The line that contains "Katholische Kirche San" marks the end: retype the data below exactly from its first line through that line.

==================================================

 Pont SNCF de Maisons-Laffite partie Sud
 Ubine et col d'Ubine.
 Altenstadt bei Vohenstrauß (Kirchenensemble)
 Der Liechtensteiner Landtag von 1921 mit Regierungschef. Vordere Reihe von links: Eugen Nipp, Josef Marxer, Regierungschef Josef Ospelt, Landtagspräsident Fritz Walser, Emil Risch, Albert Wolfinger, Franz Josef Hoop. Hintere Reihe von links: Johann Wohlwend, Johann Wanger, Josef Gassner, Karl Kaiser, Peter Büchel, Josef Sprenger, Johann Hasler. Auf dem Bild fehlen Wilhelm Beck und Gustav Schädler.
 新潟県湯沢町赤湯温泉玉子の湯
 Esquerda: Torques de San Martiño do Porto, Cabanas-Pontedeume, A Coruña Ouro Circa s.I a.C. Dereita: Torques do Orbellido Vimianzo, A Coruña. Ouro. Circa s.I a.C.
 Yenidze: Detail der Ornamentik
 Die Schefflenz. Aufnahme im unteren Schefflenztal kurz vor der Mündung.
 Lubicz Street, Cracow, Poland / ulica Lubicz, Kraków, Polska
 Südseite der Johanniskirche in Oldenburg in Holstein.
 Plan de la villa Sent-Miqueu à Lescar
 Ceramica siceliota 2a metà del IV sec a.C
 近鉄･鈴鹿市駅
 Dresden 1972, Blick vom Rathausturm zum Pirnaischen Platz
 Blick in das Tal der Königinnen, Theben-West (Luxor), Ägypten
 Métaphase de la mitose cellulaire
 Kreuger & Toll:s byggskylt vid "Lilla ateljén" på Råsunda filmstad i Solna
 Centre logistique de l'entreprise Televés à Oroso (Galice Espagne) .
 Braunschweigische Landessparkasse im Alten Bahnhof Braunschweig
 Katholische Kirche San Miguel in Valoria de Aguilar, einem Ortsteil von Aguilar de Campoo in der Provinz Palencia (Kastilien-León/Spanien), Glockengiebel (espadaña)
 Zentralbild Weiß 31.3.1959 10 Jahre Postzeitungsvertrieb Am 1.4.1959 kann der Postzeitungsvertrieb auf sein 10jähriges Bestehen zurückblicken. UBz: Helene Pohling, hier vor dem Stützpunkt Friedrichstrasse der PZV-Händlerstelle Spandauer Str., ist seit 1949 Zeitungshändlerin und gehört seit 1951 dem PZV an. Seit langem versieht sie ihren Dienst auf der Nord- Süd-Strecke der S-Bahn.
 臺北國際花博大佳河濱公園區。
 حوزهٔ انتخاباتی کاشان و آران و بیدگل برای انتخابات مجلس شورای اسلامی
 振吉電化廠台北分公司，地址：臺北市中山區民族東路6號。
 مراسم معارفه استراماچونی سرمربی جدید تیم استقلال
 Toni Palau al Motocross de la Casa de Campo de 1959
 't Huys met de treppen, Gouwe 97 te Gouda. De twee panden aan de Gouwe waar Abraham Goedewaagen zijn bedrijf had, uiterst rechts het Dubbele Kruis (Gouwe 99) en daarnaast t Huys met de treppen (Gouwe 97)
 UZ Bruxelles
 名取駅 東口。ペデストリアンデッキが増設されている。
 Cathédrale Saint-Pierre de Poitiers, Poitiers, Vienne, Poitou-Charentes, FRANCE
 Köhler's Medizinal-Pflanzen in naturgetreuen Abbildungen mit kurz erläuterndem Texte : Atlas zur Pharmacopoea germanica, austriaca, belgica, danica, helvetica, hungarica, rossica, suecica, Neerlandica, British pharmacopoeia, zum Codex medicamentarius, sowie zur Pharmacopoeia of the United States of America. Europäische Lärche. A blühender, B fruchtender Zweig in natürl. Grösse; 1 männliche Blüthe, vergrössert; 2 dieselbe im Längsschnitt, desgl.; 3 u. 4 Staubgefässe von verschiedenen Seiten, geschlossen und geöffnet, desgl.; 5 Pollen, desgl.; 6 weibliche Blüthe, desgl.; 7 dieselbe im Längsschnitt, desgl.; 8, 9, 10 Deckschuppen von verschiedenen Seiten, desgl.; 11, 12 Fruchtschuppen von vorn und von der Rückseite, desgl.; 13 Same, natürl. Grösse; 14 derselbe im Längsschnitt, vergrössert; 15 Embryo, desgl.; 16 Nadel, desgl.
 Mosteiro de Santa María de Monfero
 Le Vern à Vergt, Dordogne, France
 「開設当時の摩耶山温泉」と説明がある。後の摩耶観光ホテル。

==================================================

:: Expected output ::
 Pont SNCF de Maisons-Laffite partie Sud
 Ubine et col d'Ubine.
 Altenstadt bei Vohenstrauß (Kirchenensemble)
 Der Liechtensteiner Landtag von 1921 mit Regierungschef. Vordere Reihe von links: Eugen Nipp, Josef Marxer, Regierungschef Josef Ospelt, Landtagspräsident Fritz Walser, Emil Risch, Albert Wolfinger, Franz Josef Hoop. Hintere Reihe von links: Johann Wohlwend, Johann Wanger, Josef Gassner, Karl Kaiser, Peter Büchel, Josef Sprenger, Johann Hasler. Auf dem Bild fehlen Wilhelm Beck und Gustav Schädler.
 新潟県湯沢町赤湯温泉玉子の湯
 Esquerda: Torques de San Martiño do Porto, Cabanas-Pontedeume, A Coruña Ouro Circa s.I a.C. Dereita: Torques do Orbellido Vimianzo, A Coruña. Ouro. Circa s.I a.C.
 Yenidze: Detail der Ornamentik
 Die Schefflenz. Aufnahme im unteren Schefflenztal kurz vor der Mündung.
 Lubicz Street, Cracow, Poland / ulica Lubicz, Kraków, Polska
 Südseite der Johanniskirche in Oldenburg in Holstein.
 Plan de la villa Sent-Miqueu à Lescar
 Ceramica siceliota 2a metà del IV sec a.C
 近鉄･鈴鹿市駅
 Dresden 1972, Blick vom Rathausturm zum Pirnaischen Platz
 Blick in das Tal der Königinnen, Theben-West (Luxor), Ägypten
 Métaphase de la mitose cellulaire
 Kreuger & Toll:s byggskylt vid "Lilla ateljén" på Råsunda filmstad i Solna
 Centre logistique de l'entreprise Televés à Oroso (Galice Espagne) .
 Braunschweigische Landessparkasse im Alten Bahnhof Braunschweig
 Katholische Kirche San Miguel in Valoria de Aguilar, einem Ortsteil von Aguilar de Campoo in der Provinz Palencia (Kastilien-León/Spanien), Glockengiebel (espadaña)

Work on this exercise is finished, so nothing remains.